I don't know if Carole Radziwill's background in broadcast journalism is what caused her to be so detached from people and from her life in this book. And maybe her detachment is what led her to a career in broadcast journalism in the first place. Reading this book you got the feeling she was reporting it, like she was producing a segment from her days at "Peter Jennings Reports." There were interesting stories that she "reported," including little tidbits like her description of Tipper Gore's interesting mother, but it felt more like segments of her life pieced together - almost like an objective third party was writing it as opposed to someone who lived it and felt it with any passion. There was a disconnect that was there from the beginning that never really went away. I agree with another reviewer who said that maybe she wrote the book too soon after the tragedies she suffered, although I think it is very likely has a lot more to do with her personality than it does with her timing. Her descriptions of her mother (which never give you an understanding of her) early in the book may give greater insight into her detached personality than anything else.
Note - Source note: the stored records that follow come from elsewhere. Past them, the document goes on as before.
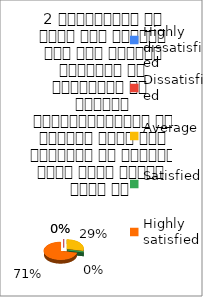
| Category | 2 व्याख्यान से रूचि में वृद्धि हुई एवं शिक्षण जानकारी से परिपूर्ण था 
शिक्षक विद्यार्थियों के द्वारा पूछे गये प्रश्नो का समाधान करने हेतु तत्पर  रहते है  |
|---|---|
| Highly dissatisfied | 0 |
| Dissatisfied | 0 |
| Average | 2 |
| Satisfied | 0 |
| Highly satisfied | 5 |

I'm glad I read the book, but it did not affect me the way I thought it would. The unthinkable tragedies Carole experienced remind me to appreciate life each and every day, but her detached and cynical nature remind me how important it is to connect with the people in your life. As an aside, after finishing her book I read that she signed on to participate in the reality TV series, "The Real Housewives of New York." I have to admit that I found that odd. I also read she has a net worth of $50 million, so she's not going on that show because she is desperate for money. I have never seen that show, but I may watch to see how my perception of her from reading this book fits with or differs from how she is on reality television.